FIG. 3 shows an interval L between clamp tables 5 and 6 for holding a welding position.
It is a figure which shows p.

FIG. 4 is a diagram showing calculated welding positions Xn ′ and positioning positions Xa and Xb of clamp tables 5 and 6 supporting the welding positions.

FIG. 5 is a diagram illustrating a width Ld of a clamp table.
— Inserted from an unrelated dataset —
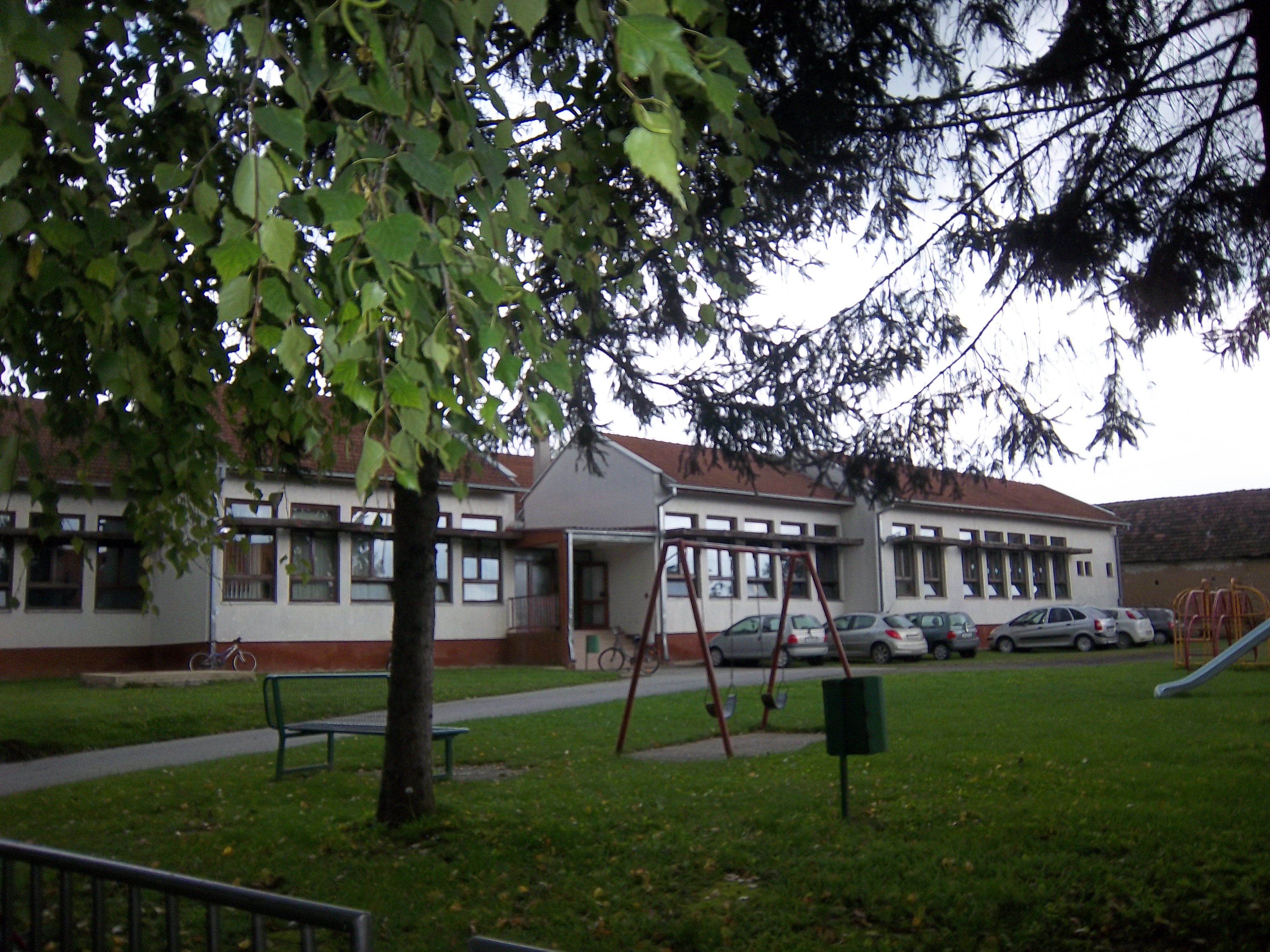 Српски (ћирилица): Основна школа Илача-Бановци у Илачи (Република Хрватска)
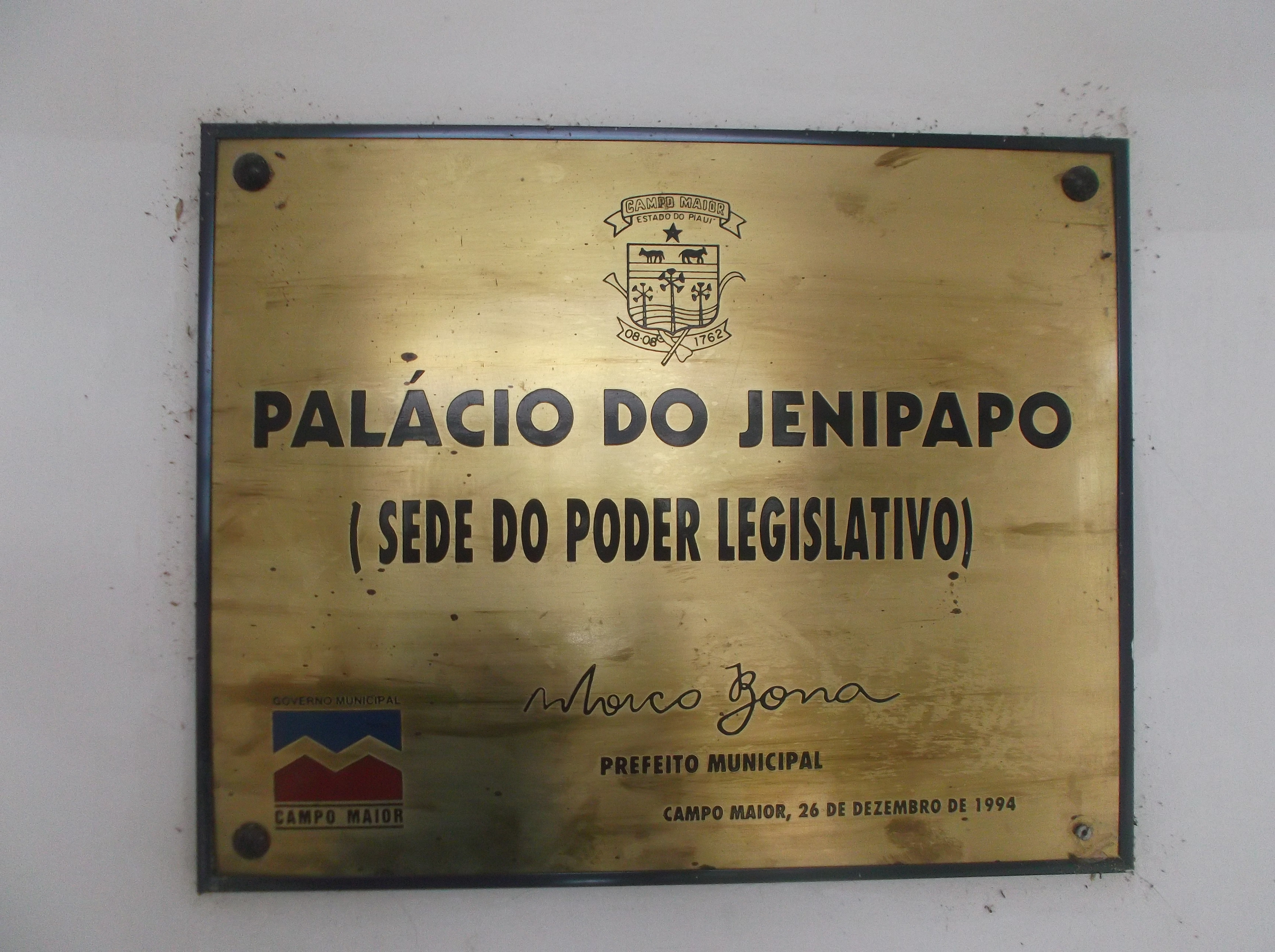 Placa de inauguração da reforma do Palácio do Jenipapo, sede do legislativo de Campo Maior-Piauí.

FIG. 6 shows calculated distances La, Lb, and L between clamp tables.
It is a figure showing c.

FIG. 7 is a diagram showing a detailed configuration of the robot control device 8;

FIG. 8 is a diagram showing a coordinate system of the robot 1, that is, a master robot coordinate system (X, Y, Z), and a coordinate system of the clamp tables 4, 5, and 6, that is, a slave robot coordinate system (x, y, z). .

[Explanation of symbols]

DESCRIPTION OF SYMBOLS 1 Robot 3 Rails 4, 5, 6, 7 Clamping device (clamp table) 8 Master robot control device (Robot control device) 12 Slave robot control device (Positioning control device) 25 Master robot position storage means 26 Relative displacement vector storage means 27 Slave robot position calculation means 28 Relative displacement vector calculation means

Claims (2)

(57) [Claims] A robot controller for controlling one of a plurality of movable robots as a master robot, a robot other than the master robot as a slave robot, and controlling the positioning position of these robots.
Master robot position storage means for storing a positioning position of the master robot; relative displacement vector calculation means for calculating a relative displacement vector indicating a positional relationship between the master robot and each slave robot; and a relative storage for storing the relative displacement vector. Displacement vector storage means, and slave robot position calculation means for calculating the positioning position of each slave robot from the positioning position of the master robot stored in the master robot position storage means and the relative displacement vector stored in the relative displacement vector storage means And a robot controller comprising: 2. The robot controller according to claim 1, wherein the slave robot is a plurality of movable clamp devices arranged on the same rail.